A person is riding a bicycle, and its wheels have an angular velocity of +20.0 rad/s Then, the brakes are applied, and the bike is brought to a uniform stop. During braking, the angular displacement of each wheel is +15.92 rev. How much time does it take for the bike to come to rest?

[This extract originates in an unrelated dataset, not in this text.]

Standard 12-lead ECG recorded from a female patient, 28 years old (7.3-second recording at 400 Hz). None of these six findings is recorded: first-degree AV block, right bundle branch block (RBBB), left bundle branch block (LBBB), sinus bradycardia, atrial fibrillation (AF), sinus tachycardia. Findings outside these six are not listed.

To solve the problem step by step, we will follow the physics principles related to angular motion. ### Step 1: Identify the given values - Initial angular velocity (\( \omega_i \)) = +20.0 rad/s - Final angular velocity (\( \omega_f \)) = 0 rad/s (since the bike comes to rest) - Angular displacement (\( \theta \)) = +15.92 revolutions ### Step 2: Convert angular displacement from revolutions to radians To convert revolutions to radians, we use the conversion factor \( 2\pi \) radians per revolution: \[ \theta = 15.92 \, \text{rev} \times 2\pi \, \text{rad/rev} = 15.92 \times 2\pi \, \text{rad} \] Calculating this gives: \[ \theta \approx 15.92 \times 6.2832 \approx 100.0 \, \text{rad} \] ### Step 3: Use the angular kinematic equation We can use the following angular kinematic equation: \[ \omega_f^2 = \omega_i^2 + 2\alpha\theta \] Since the bike is coming to rest, \( \omega_f = 0 \): \[ 0 = (20.0)^2 + 2\alpha(100.0) \] This simplifies to: \[ 0 = 400 + 200\alpha \] Rearranging gives: \[ 200\alpha = -400 \implies \alpha = -2.0 \, \text{rad/s}^2 \] The negative sign indicates that it is a deceleration (retardation). ### Step 4: Calculate the time taken to come to rest We can use another angular kinematic equation: \[ \omega_f = \omega_i + \alpha t \] Substituting the known values: \[ 0 = 20.0 + (-2.0)t \] Rearranging gives: \[ 2.0t = 20.0 \implies t = \frac{20.0}{2.0} = 10.0 \, \text{s} \] ### Final Answer The time taken for the bike to come to rest is **10 seconds**. ---